With this example, the parametric equations actually look more complicated, but like with the projectile equations (and many others), they make it easier to define a curve, and they can tell you when a curve is at a point, rather than just the point itself.
another EDIT: The X(t) , Y(t) definition of projectile motion uses time because in most real-life applications, you want to know where it is at a certain time. The path of satelites can be represented as a standard equation, but since there are so many in earth's orbit, it looks like they would all crash into eachother. When their paths are defined parametrically, you can see that they all cross many of the same points, but at different times, which means we can still watch TV and use cell phones

[Chasney913]

Thanks.
I did start with the parametric equations, and I did substitute to find the other equation. (And by that, I mean I looked it up on Wikipedia.)

About air resistance not mattering, if you go to Wikipedia (can you tell where I do my learning?) and go to the "trajectory of a projectile" page, and scroll down to the air resistance part, it seems to indicate that drag does have a large effect. (Mind you, it is Wikipedia.)

I would like to have the time be realistic, so if the function is supposed to slow down and speed up, and take a certain amount of time, it should do that.

[simplethinker]

What type of projectile are you using? Most of my work has been in the flight of arrows, bullets, and rockets, which are designed to be aerodynamic (I'm into archery, and I was trying to figure out the angle needed to get an arrow a set distance, and then when I started reading up on it I got sidetracked and interested in methods of stabilization). When I did go through the trouble of calculating out the drag, it did not have as large an effect as you would think. But if you were doing something like a ball, which is not as aerodynamically effiecient as arrows, then you can disregard what I said earlier and calculate out the drag. The exact calculations are complex, so I think the easiest way to figure them out would be to search online for a website with the drag constants for the object you're using. I can't remember where I found them, but if I remember I'll PM you.
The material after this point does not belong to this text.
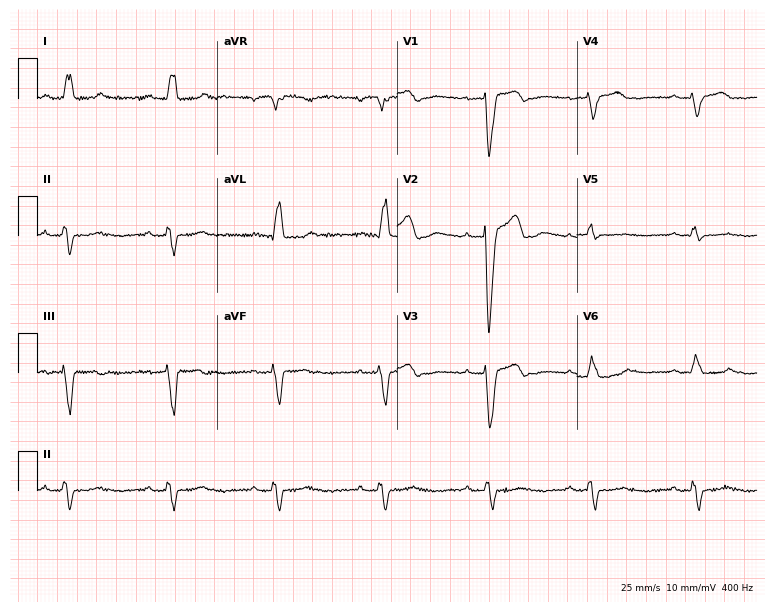
Resting 12-lead electrocardiogram (7.3-second recording at 400 Hz). Patient: a woman, 78 years old. The tracing shows left bundle branch block.

Using time as the parameter is only to make it easier and clearer to define. The actual speed doesn't change. As you can see from the equations, the only thing that changes is the rate of change in horizontal position. for X(t)=v*t*cos(a) , if you would graph it in function mode pretending that 't' is 'x', you would get a line (type in y=v*x*cos(a) on your calculator), which means it's increasing at a constant rate. The horizontal rate does change, but the actual speed across the screen never changes. When graphing a parametric function, the parameter time has absolutely nothing to do with actual time.
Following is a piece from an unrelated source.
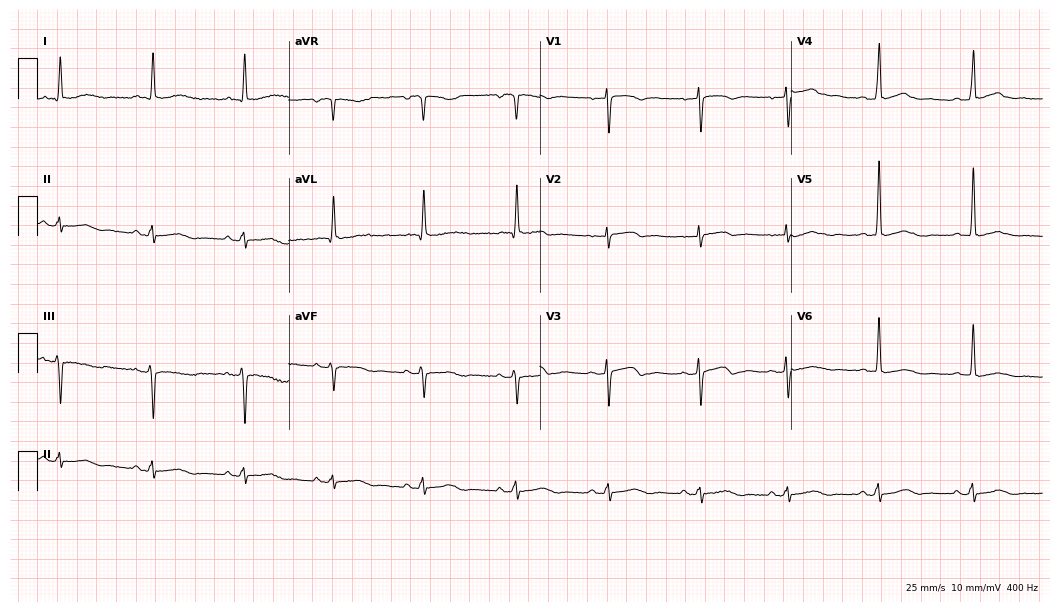
12-lead ECG from a female patient, 76 years old. Screened for six findings — first-degree AV block, right bundle branch block (RBBB), left bundle branch block (LBBB), sinus bradycardia, atrial fibrillation (AF), sinus tachycardia — none is recorded. Other findings, if any, are not listed.

I hope I'm not too confusing

EDIT: I was just looking at the wikipedia entry. I think you clicked on the link at the bottom of the page and went to 'trajectory of a projectile' and then looked at the bottom of that page that had 'trajectory of a projectile with air resistance'. In it, it's talking about resistance to a particle, where the shape of the object is irrelevent, and it says does not apply for fast moving particles. Since particles are really small, the only factor you need to worry about is mass and velocity, but with larger objects the shape and distribution of mass is the most important.